Table of Contents
In this week’s Security Advisory
- Veeam Patches Critical Backup & Replication Vulnerability
- CrushFTP Patches Authentication Bypass Vulnerability
- Ingress NGINX Controller Vulnerable to Unauthenticated RCE
- New Vulnerability in VMware Tools for Windows
Veeam Patches Critical Backup & Replication Vulnerability
Veeam has now patched a critical vulnerability affecting its Backup & Replication product. The vulnerability, CVE-2025-23120 (CVSS 9.9/10), could allow for remote code execution by authenticated domain users.
Affected Versions
Veeam Backup & Replication version 12.3.0.310 and all earlier version 12 builds.
Recommendations
- Upgrade to Veeam Backup & Replication build 12.3.1.1139.
More Reading / Information
- https://www.securityweek.com/veeam-patches-critical-vulnerability-in-backup-replication/
- https://www.veeam.com/kb4724
CrushFTP Patches Authentication Bypass Vulnerability
CrushFTP released an update to address a newly discovered critical vulnerability. This vulnerability can lead to an unauthenticated attacker accessing unpatched servers if they are accessible over HTTPS. CrushFTP indicates that the vulnerability is mitigated when the DMZ feature of the service is activated . Currently, there are no reports of this being exploited in the wild, however, it is still recommended to patch as soon as possible.
Affected Versions
- CrushFTP 11.0.0 to 11.3.0.
- CrushFTP 10.0.0 to 10.8.3.
Recommendations
- Update CrushFTP 11.0.0 to 11.3.0 to 11.3.1 or later.
- Update CrushFTP 10.0.0 to 10.8.3 to 10.8.4 or later.
More Reading / Information
- https://www.bleepingcomputer.com/news/security/crushftp-warns-users-to-patch-unauthenticated-access-flaw-immediately/
- https://www.crushftp.com/crush11wiki/Wiki.jsp?page=Update
Ingress NGINX Controller Vulnerable to Unauthenticated RCE
Patches are now available to address five new vulnerabilities discovered in the Ingress NGINX Controller for Kubernetes. These vulnerabilities can be chained together to achieve unauthenticated remote code execution and directory traversal. The vulnerabilities are CVE-2025-24513, CVE-2025-24514, CVE-2025-1097, CVE-2025-1098, and CVE-2025-1974, with the highest being a CVSS 9.8/10
Affected Versions
- Ingress NGINX Controller versions prior to 1.11.5.
- Ingress NGINX Controller version 1.12.0-beta.0 and later.
Recommendations
- Upgrade to Ingress NGINX Controller versions 1.12.1, 1.11.5, or 1.10.7.
- If you can’t upgrade right away, you can significantly reduce your risk by turning off the Validating Admission Controller feature of ingress-nginx.
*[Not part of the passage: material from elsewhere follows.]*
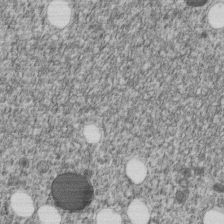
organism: C. elegans
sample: C. elegans embryo early stage

More Reading / Information
- https://thehackernews.com/2025/03/critical-ingress-nginx-controller.html
- https://kubernetes.io/blog/2025/03/24/ingress-nginx-cve-2025-1974/
New Vulnerability in VMware Tools for Windows
VMware released a patch for an authentication bypass vulnerability in VMware Tools for Windows. The vulnerability is being tracked as CVE-2025-22230 (CVSS 7.8/10). VMware Tools for Windows is a suite of utilities and drivers that enhances the performance and management of virtual machines. The Linux and macOS versions of the utilities are not affected.
Affected Versions
- All versions of VMware Tools for Windows before v12.5.1.
Recommendations
- Upgrade to VMware Tools for Windows v12.5.1.
More Reading / Information
- https://support.broadcom.com/web/ecx/support-content-notification/-/external/content/SecurityAdvisories/0/25518
- https://www.securityweek.com/vmware-patches-authentication-bypass-flaw-in-windows-tools-suite/
Recommendations
Please review your environment to ensure the above-mentioned issues are patched in a timely manner. It is security best practice to regularly update and/or patch software to the latest versions. The vulnerabilities above highlight the security benefits of limiting deployed software to “vendor-supported versions” only. This dramatically increases the likelihood that new vulnerabilities have a patch issued for them. Likewise, CyberMaxx strongly encourages maintaining an inventory of current software in your environment, which helps ensure and inform your patch and vulnerability management program.